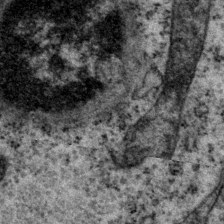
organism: P. pacificus
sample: Pharynx
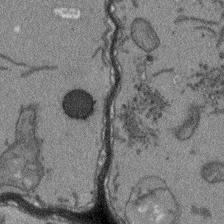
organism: Arabidopsis thaliana
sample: Root tip
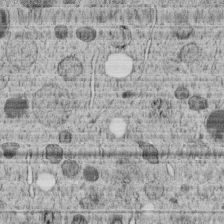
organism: C. elegans
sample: C. elegans embryo early stage
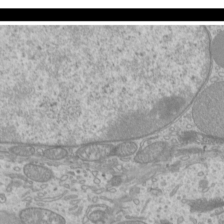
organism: Mouse
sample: Cilia; mouse epididymis
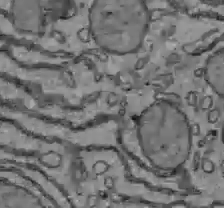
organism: C57BL Mouse
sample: Liver
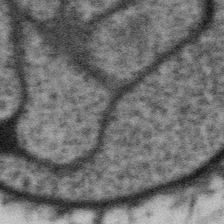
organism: Gemmata obscuriglobus
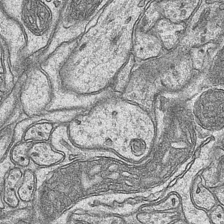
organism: Mouse
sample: CA1 Hippocampus
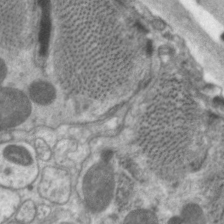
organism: C. elegans
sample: Pharynx
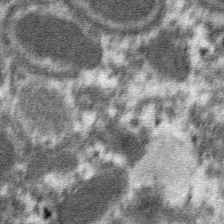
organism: Mouse
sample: Mouse hepatocytes
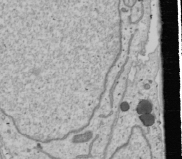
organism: Human
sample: Mitochondria in U2OS cells
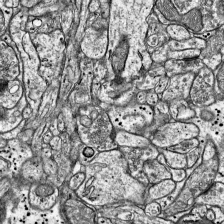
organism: Mouse
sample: Visual Cortex
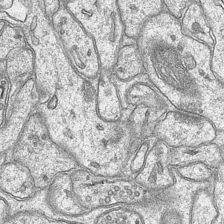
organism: Mouse
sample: CA1 Hippocampus
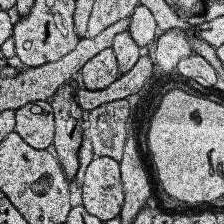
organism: Human
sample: Temporal Lobe
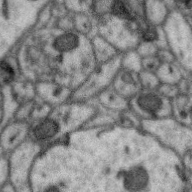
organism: Zebra finch
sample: Brain
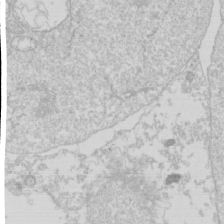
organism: Drosophila
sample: Cell division; meiosis; drosophila spermatocytes
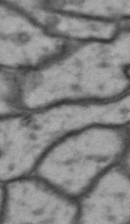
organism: Drosophila
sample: Brain
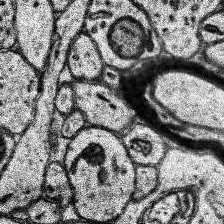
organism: Human
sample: Temporal Lobe
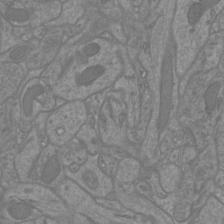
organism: Mouse
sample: Cortical neurons
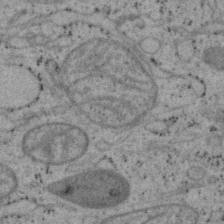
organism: Human
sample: HeLa cells
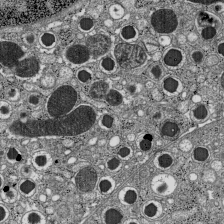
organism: C57BL Mouse
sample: Pancreatic islet
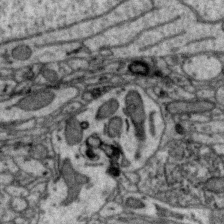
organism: Zebra finch
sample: Brain
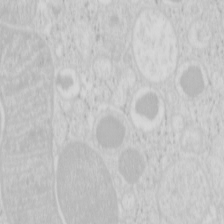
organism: Mouse
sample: Pancreas
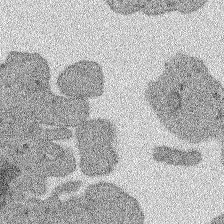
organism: Human
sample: HeLa cells
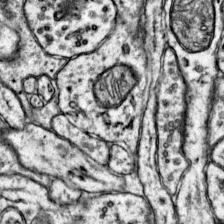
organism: Mouse
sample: Primary visual cortex
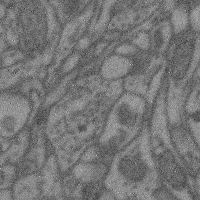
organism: Mouse
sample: Cerebral cortex
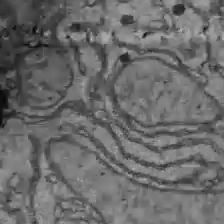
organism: C57BL Mouse
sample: Liver
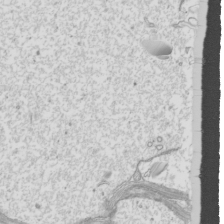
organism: Mouse
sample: Cilia; mouse epididymis
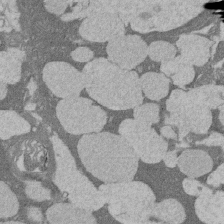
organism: Rat
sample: Salivary granule
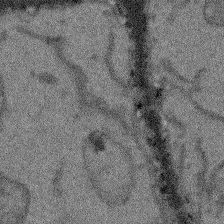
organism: Arabidopsis thaliana
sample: Root tip
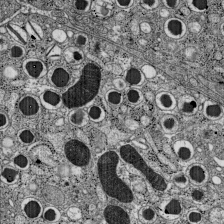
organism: C57BL Mouse
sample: Pancreatic islet
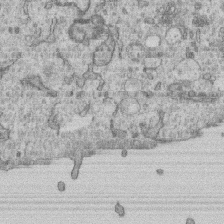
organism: Human
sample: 1205lu cells
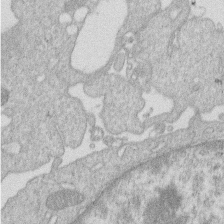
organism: Human
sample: Macrophage cells
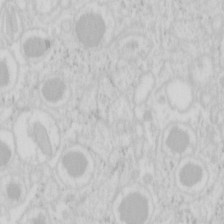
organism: Mouse
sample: Pancreas
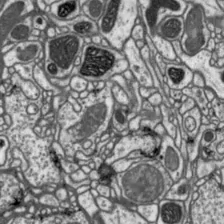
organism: Drosophila
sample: Protocerebral bridge
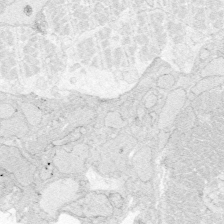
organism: Zebrafish
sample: Whole-Brain
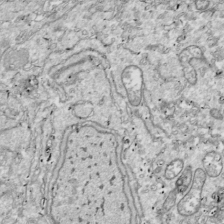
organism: Drosophila
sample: Cell division; meiosis; drosophila spermatocytes
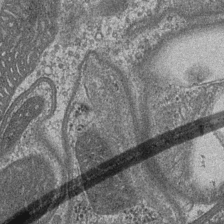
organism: Drosophila
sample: Optic medulla
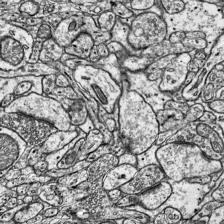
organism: Mouse
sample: Visual Cortex
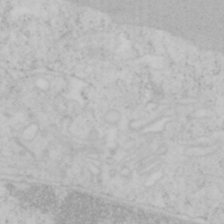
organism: Mouse
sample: OT-I killer T cells with ID8 ovarian cancer cells
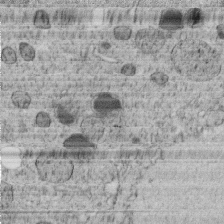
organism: C. elegans
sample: C. elegans embryo early stage
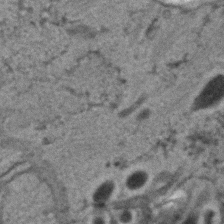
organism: C. elegans
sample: C. elegans embryo
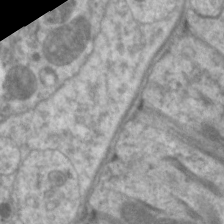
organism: C. elegans
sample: Pharynx
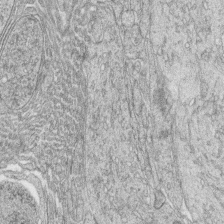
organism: Zebrafish
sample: synaptic ribbons in rod cells and cone cells
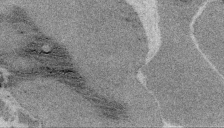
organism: Embia sp.
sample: Silk gland
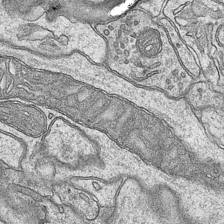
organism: Mouse
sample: CA1 Hippocampus
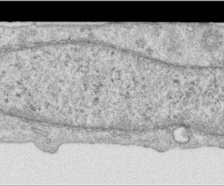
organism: Human
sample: Centriole in RPE cells
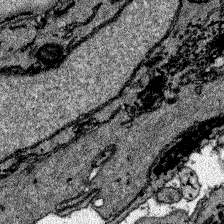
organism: Zebrafish
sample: Larval olfactory bulb
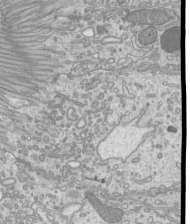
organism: Mouse
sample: Cilia; mouse epididymis
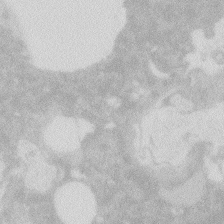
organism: Zebrafish
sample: Macrophage
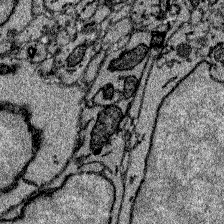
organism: Zebrafish
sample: Larval olfactory bulb
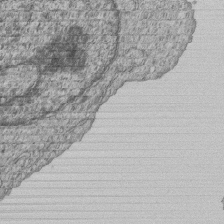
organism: Human
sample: MDA-MB-231 cells
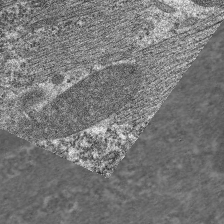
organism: C. elegans
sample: Pharynx
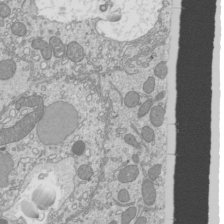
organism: Mouse
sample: Cilia; mouse epididymis
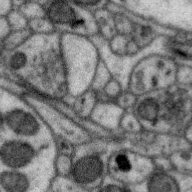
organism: Zebra finch
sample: Brain
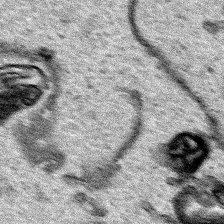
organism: Human
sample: Mitochondria in HCT116 cells
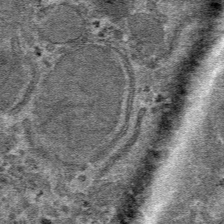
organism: Mouse
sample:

---+---

Description of the task:
Please output all of the data exactly as given, omitting any images it holds.

Your response:
organism: P. pacificus
sample: Pharynx
organism: Arabidopsis thaliana
sample: Root tip
organism: C. elegans
sample: C. elegans embryo early stage
organism: Mouse
sample: Cilia; mouse epididymis
organism: C57BL Mouse
sample: Liver
organism: Gemmata obscuriglobus
organism: Mouse
sample: CA1 Hippocampus
organism: C. elegans
sample: Pharynx
organism: Mouse
sample: Mouse hepatocytes
organism: Human
sample: Mitochondria in U2OS cells
organism: Mouse
sample: Visual Cortex
organism: Mouse
sample: CA1 Hippocampus
organism: Human
sample: Temporal Lobe
organism: Zebra finch
sample: Brain
organism: Drosophila
sample: Cell division; meiosis; drosophila spermatocytes
organism: Drosophila
sample: Brain
organism: Human
sample: Temporal Lobe
organism: Mouse
sample: Cortical neurons
organism: Human
sample: HeLa cells
organism: C57BL Mouse
sample: Pancreatic islet
organism: Zebra finch
sample: Brain
organism: Mouse
sample: Pancreas
organism: Human
sample: HeLa cells
organism: Mouse
sample: Primary visual cortex
organism: Mouse
sample: Cerebral cortex
organism: C57BL Mouse
sample: Liver
organism: Mouse
sample: Cilia; mouse epididymis
organism: Rat
sample: Salivary granule
organism: Arabidopsis thaliana
sample: Root tip
organism: C57BL Mouse
sample: Pancreatic islet
organism: Human
sample: 1205lu cells
organism: Human
sample: Macrophage cells
organism: Mouse
sample: Pancreas
organism: Drosophila
sample: Protocerebral bridge
organism: Zebrafish
sample: Whole-Brain
organism: Drosophila
sample: Cell division; meiosis; drosophila spermatocytes
organism: Drosophila
sample: Optic medulla
organism: Mouse
sample: Visual Cortex
organism: Mouse
sample: OT-I killer T cells with ID8 ovarian cancer cells
organism: C. elegans
sample: C. elegans embryo early stage
organism: C. elegans
sample: C. elegans embryo
organism: C. elegans
sample: Pharynx
organism: Zebrafish
sample: synaptic ribbons in rod cells and cone cells
organism: Embia sp.
sample: Silk gland
organism: Mouse
sample: CA1 Hippocampus
organism: Human
sample: Centriole in RPE cells
organism: Zebrafish
sample: Larval olfactory bulb
organism: Mouse
sample: Cilia; mouse epididymis
organism: Zebrafish
sample: Macrophage
organism: Zebrafish
sample: Larval olfactory bulb
organism: Human
sample: MDA-MB-231 cells
organism: C. elegans
sample: Pharynx
organism: Mouse
sample: Cilia; mouse epididymis
organism: Zebra finch
sample: Brain
organism: Human
sample: Mitochondria in HCT116 cells
organism: Mouse
sample:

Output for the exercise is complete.